Durante um semestre nos planejamos para realizar a viagem de imersão na Aldeia Rio da Silveira, localizada no município de Bertioga, com o objetivo de conhecer, aprender, viver a cultura indigina e documentar nossas impressões subjetivas, através do método da observação participante sobre essa vivência que teve duração de 3 noites e 2 dias. Para isso, nos preparamos durante 4 meses através de aulas, palestras e textos disponibilizados na disciplina “Seminários de Políticas Públicas Setoriais II” que teve como finalidade nos ensinar sobre os costumes dos vários povos indígenas, suas lutas políticas e tradições.

Vivência

Na Sexta-feira 04/11/2022, dia da nossa ida para Aldeia, fui acometido de fortes dores de cabeça e na barriga poucas horas antes de sairmos em partida para a viagem, essa situação me deixou muito triste, pois vivi a expectativa durante vários meses dessa jornada para no final, não saber se teria condições de ir. Bom, se escrevo esse relato, você já sabe, fui. Mesmo com dores, resolvi ir, pois o desejo e curiosidade de viver esse evento eram maiores que os desconfortos que eu sentia. Durante a tarde, saímos da Escola de Artes, Ciências e Humanidades da Universidade de São Paulo(EACH-USP) em direção a Aldeia Rio de Silveiras, o percurso durou quatro horas e meia e foi bem divertido, cheio de descontração entre os alunos, monitores e professores.

Chegamos já era noite, o local onde montamos nossas barracas não tinha tanta iluminação artificial o que dificultou a montagem das nossas casas provisórias, mas nos agraciou com a vista bem nítida da luz e das estrelas. Após nos assentamos no local, fomos convidados a ir até a casa de reza, onde são realizadas as atividades religiosas dos Tupis-Guaranis. Ao entrar, fomos orientados para que homens e mulheres sentaram separados e esperamos por alguns minutos a Filha do Pajé, Lucimara nos receber. Ela se apresentou e realizou com os alunos uma roda de conversa debatendo questões políticas, de educação do local e nos explicou algumas tradições do seu povo.

Ao fim da fala de Lucimara, fomos jantar e nos preparamos para  dormir, no outro dia pela manhã, tomamos café e notamos que o local onde estávamos estava rodeado de crianças que vieram ao nosso encontro pedindo para que brincassem com elas. Durante toda manhã, até o horário de partida para a trilha da cachoeira, ficamos nos divertindo com eles, diferentemente dos adultos que ficaram bem mais distantes às crianças logo de pronto vieram nos receber calorosamente.  

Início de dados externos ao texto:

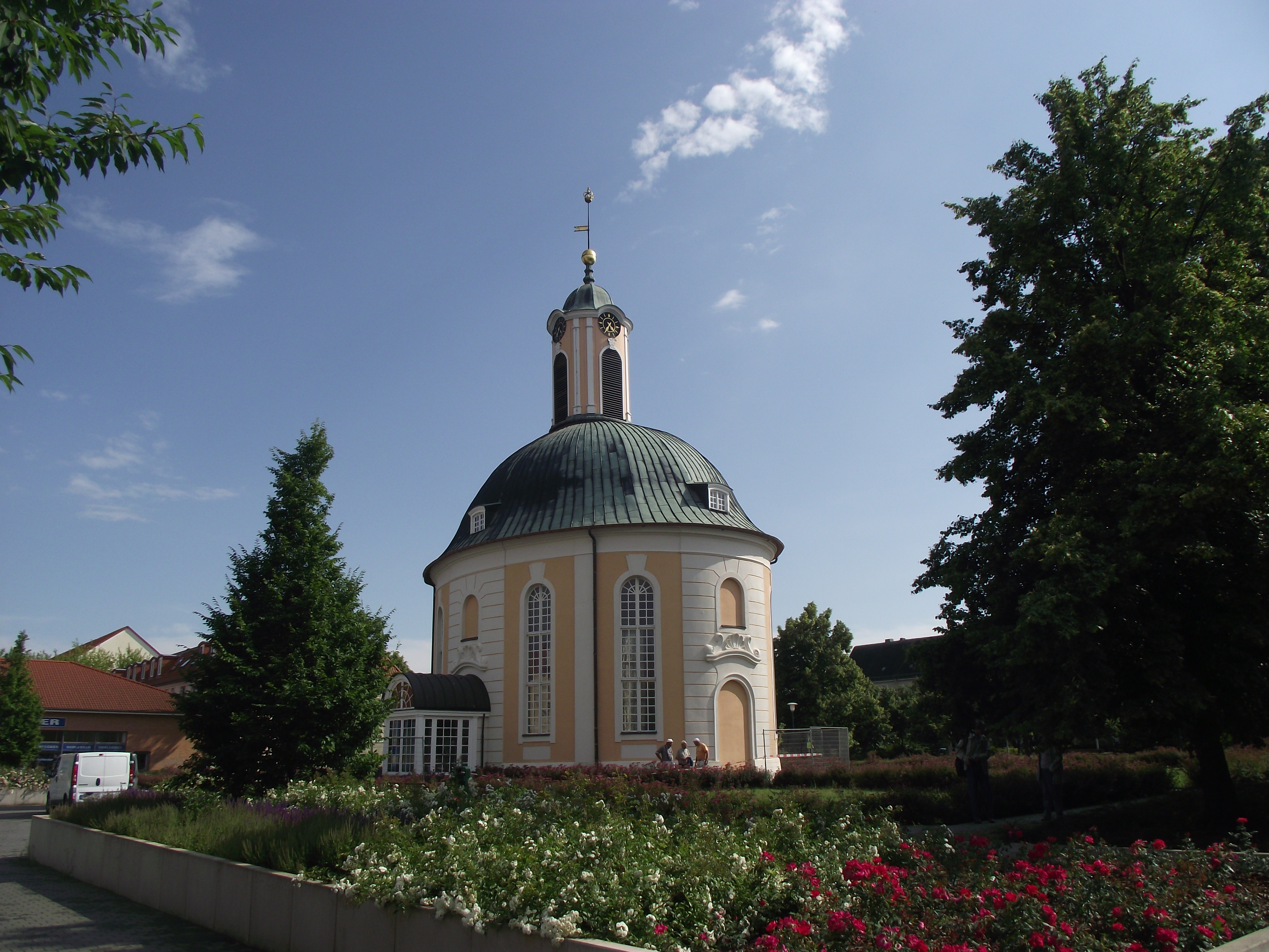 Schwedt - sala koncertowa

Pelo começo da tarde do 2 dia, fomos até a cachoeira, fomos acompanhados por dois guias, que pouco falaram com a gente, apesar de vez ou outra algum estudante puxar uma tentativa de conversa. Ao longo da caminhada até a cachoeira duas coisas me surpreenderam, a primeira beleza e a preservação do local e a segunda a quantidade de casas de alvenarias abandonadas no caminho. Apesar do professor Jorge Machado ter relatado em aula que o Governo do Estado havia construídos essas casas e que os tupi-guaranis não estava utilizando, pois aquele tipo de moradia não fazia sentido cultural para eles, me surpreendeu ver in loco aquilo, pois foi a materialização de políticas públicas que não se ouve a população alvo. Na chegada a cachoeira foi muito divertido, nadamos, brincamos e passamos muito frio na água gelada do local.

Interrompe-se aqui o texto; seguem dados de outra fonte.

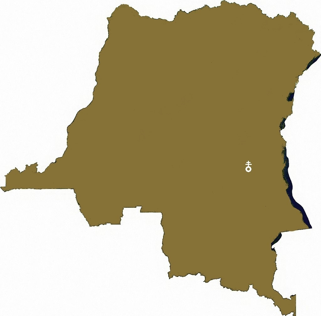 kaart congo

Voltamos já era fim de tarde, almoçamos e logo após voltamos a brincar com as crianças e como criança durante horas, foi muito divertido para todos esse momento, por algumas horas meu menino interior se projetou novamente. Chegando a noite jantamos e, logo após fomos até a casa reza, e a Pajé Lourdes fez algumas falas sobre o preconceito que os povos indígenas sofrem ainda hoje, o que faz com que alguns indígenas sintam vergonha de expressar sua cultura e como isso é cruel ao seu povo.

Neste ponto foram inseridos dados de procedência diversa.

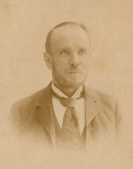 Honoré Petit (28 janvier 1847 - 1er décembre 1922) est un homme politique québécois. Député conservateur dans Chicoutimi-Saguenay en 1892 et en 1897, élu sous la bannière libérale en 1900, 1904 et 1908, et à Chicoutimi en 1912 et en 1916.

Após sua fala se iniciou um canto religioso, onde fomos convidados a participar. Uma coisa que se fez notar e que comentamos entre nós estudantes é que notamos a pouca quantidade de indígenas na casa de reza durante esses 2 dias, não entendemos se o público é baixo geralmente ou se existia alguma relação de nós jurás(não indígenas) estarmos lá. No início do terceiro, acordamos, tomamos café e começamos a nos preparar para deixar a aldeia, foi muito difícil a partida, principalmente a despedida das crianças, do local e da dinâmica da vida sem um relógio te controlando. Ao fim da tarde, entramos no ônibus e partimos de volta a EACH.

Conclusão

O povo tupi- Guarani é bem reservado, principalmente os adultos, foram pouco os contatos e os diálogos que pudemos ter com eles, acredito que isso não se resume “só” a serem mais introvertidos, mas também ao fato de historicamente, nós jurás sermos o principal inimigo do seu povo. Todavia, as crianças fogem a essa regra de de introversão ou desconfiança, as crianças tupi-guarani são extremamente afetuosas e abertas a conversas e brincadeiras. No que se refere aos atravessamentos que tive na viagem pontuo principalmente dois, que foram a paciência para esperar, respeitar o tempo do outro é essencial para a vida em coletividade e o segundo foi a necessidade de sermos mais crianças em nossas vidas para não nos levarmos tão a sério, não nos cobrar a todo momento e o mais importante se divertir, a vida precisa do lúdico da brincadeira e da leveza.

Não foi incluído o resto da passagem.